Cannabis Use: Blazer and Wu (2009) found that adults aged 50-64 were more likely to use cannabis than older adults. These “baby boomers” with the highest cannabis use included men, those unmarried/unpartnered, and those with depression. In contrast to the negative effects of cannabis, which include panic reactions, anxiety, perceptual distortions and exacerbation of mood and psychotic disorders, cannabis can provide benefits to an older adults with medical conditions (Youdin, 2016). For example, cannabis can be used in the treatment of multiple sclerosis, Parkinson’s disease, chronic pain, and fatigue and nausea from the effects of chemotherapy (Williamson & Evans, 2000).

Future Substance Abuse Concerns: There will be an increase in the number of seniors abusing substances in the future because the baby boomer generation has a history of having been exposed to, and having experienced, psychoactive substance use over their adult life. This is a significant difference between the current and previous generations of older adults (National Institutes of Health, 2014c). Efforts will be needed to adequately address these future substance abuse issues for the elderly due to both the health risks for them and the expected burden on the health care system.

Successful Aging 

Although definitions of successful aging are value-laden, Rowe and Kahn (1997) defined three criteria of successful aging that are useful for research and behavioral interventions.

They include:

  • Relative avoidance of disease, disability, and risk factors, like high blood pressure, smoking, or obesity
  • Maintenance of high physical and cognitive functioning
  • Active engagement in social and productive activities

For example, research has demonstrated that age-related declines in cognitive functioning across the adult life span may be slowed through physical exercise and lifestyle interventions (Kramer & Erickson, 2007).

Another way that older adults can respond to the challenges of aging is through compensation.

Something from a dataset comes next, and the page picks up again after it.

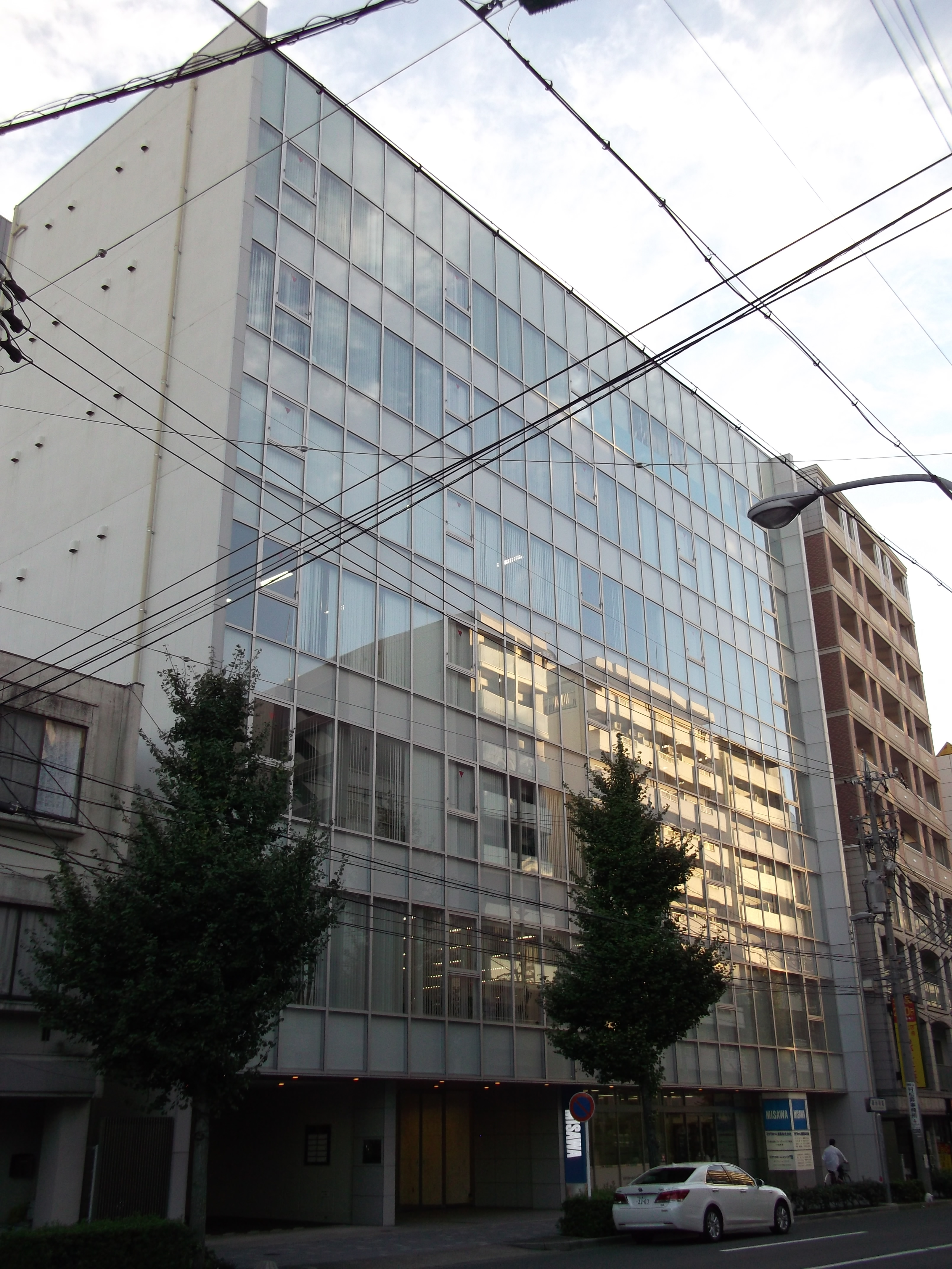 名古屋市中区新栄二丁目のグランスクエア新栄を北東側公道東側より撮影
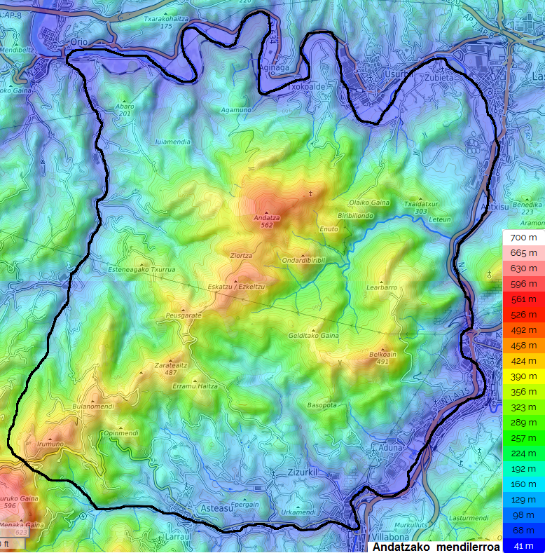 Andatzako mendilerroaren mapa topografikoa.

Specifically, selective optimization with compensation is used when the elder makes adjustments, as needed, in order to continue living as independently and actively as possible (Baltes & Dickson, 2001). When older adults lose functioning, referred to as loss-based selection, they may first use new resources/technologies or continually practice tasks to maintain their skills. However, when tasks become too difficult, they may compensate by choosing other ways to achieve their goals. For example, a person who can no longer drive needs to find alternative transportation, or a person who is compensating for having less energy learns how to reorganize the daily routine to avoid over-exertion.